Are there differences in the model’s ability to classify ligand treatments between cell types? In order to ask this, the model was repeatedly trained on a leave-one-out basis per ligand treatment such that each sample in a ligand treatment was tested for model classification accuracy at least 10 times.
This data was used to colour the UMAP projections in the top row of the previous figure, and results are summarized in the matrix below, with darker colour representing higher rates of correct classification (ranging from 0% to 100% accuracy) across >10 tests for each sample. The number of samples of each ligand tested in a cell type is indicated in blue.
Random forest model source code
The ligands were tested in multiple contexts (time / dose) in the breast tumour lines, so they have more training data available per cell line.

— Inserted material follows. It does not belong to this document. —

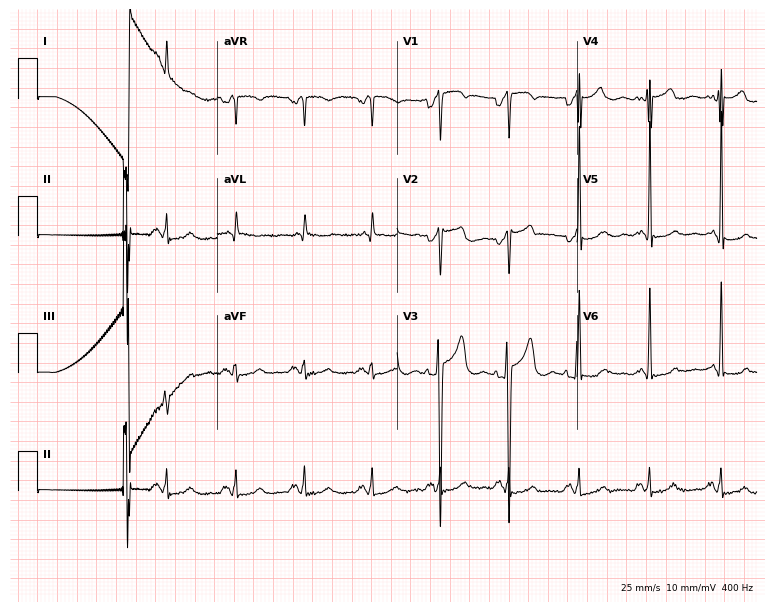
Resting 12-lead electrocardiogram (7.3-second recording at 400 Hz). Patient: a 68-year-old male. None of these six findings is recorded: first-degree AV block, right bundle branch block, left bundle branch block, sinus bradycardia, atrial fibrillation, sinus tachycardia.
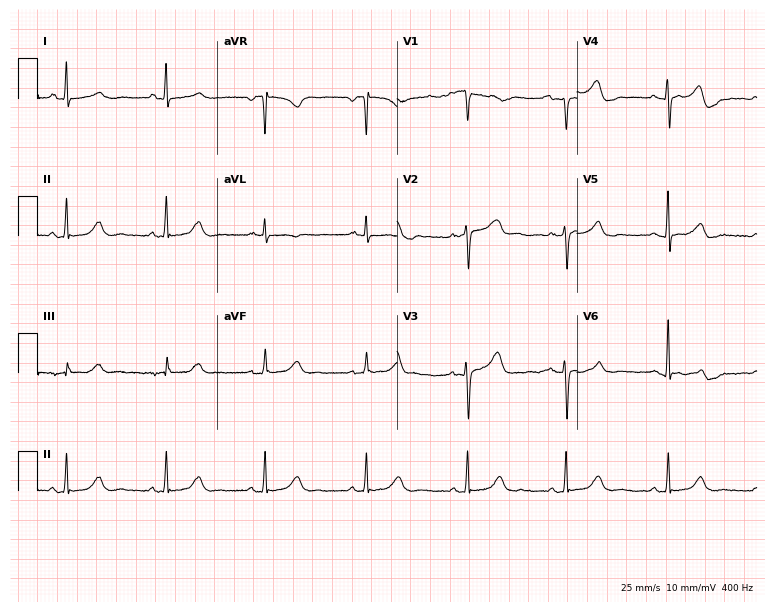
12-lead ECG from a 60-year-old female patient (7.3-second recording at 400 Hz). Recorded interpretation: within normal limits.

This may improve classification tasks by allowing the model to learn cell-type specific gene expression changes. However, some ligands (eg. FGF1, EGF) proved challenging to predict even in breast lines with increased sampling.
This figure shows the distribution of predicted ligands from the experiment above, in order to determine whether ligands were misclassified in a consistent manner.
The exemplar of consistent misclassification is IL17A in VCAP prostate tumour line, where in repeated leave-one-out tests its transcriptional changes were predicted to be due to TNF treatment 100% of the time. By inspecting the most differentially expressed genes in these transcriptomes, we may be able to explain why. In the case of IL17A-treated VCAP cells, ICAM1 and CCL2 are the most positively differentially expressed genes, as seen in the IL17A heatmap below. These genes are also consistently strong markers of TNF treatment in all cell lines, as seen in the volcano plot earlier.
To determine which genes had Z-scores (treated vs. control) with consistently high magnitudes within a cell type, one-way analyses of variance were performed with cell types as the independent variable and each gene’s Z-scores as the dependent variable. The T-statistic from each coefficient was used to summarize the Z-score distributions for each gene. The ten T-statistics with the highest magnitude per cell type are shown in the heatmaps below, with cell type prediction accuracies from above included as coloured bars next to each row. Click below for full-size image.
Rather than let the model implicitly learn metadata characteristics such as cell line, treatment duration, and dosage, perhaps it would improve accuracy if these were explicitly provided as features.
Since the random forest model accuracy is not improved by the addition of metadata features, gene expression differences must capture enough of the same information as cell line, treatment duration, and dosage.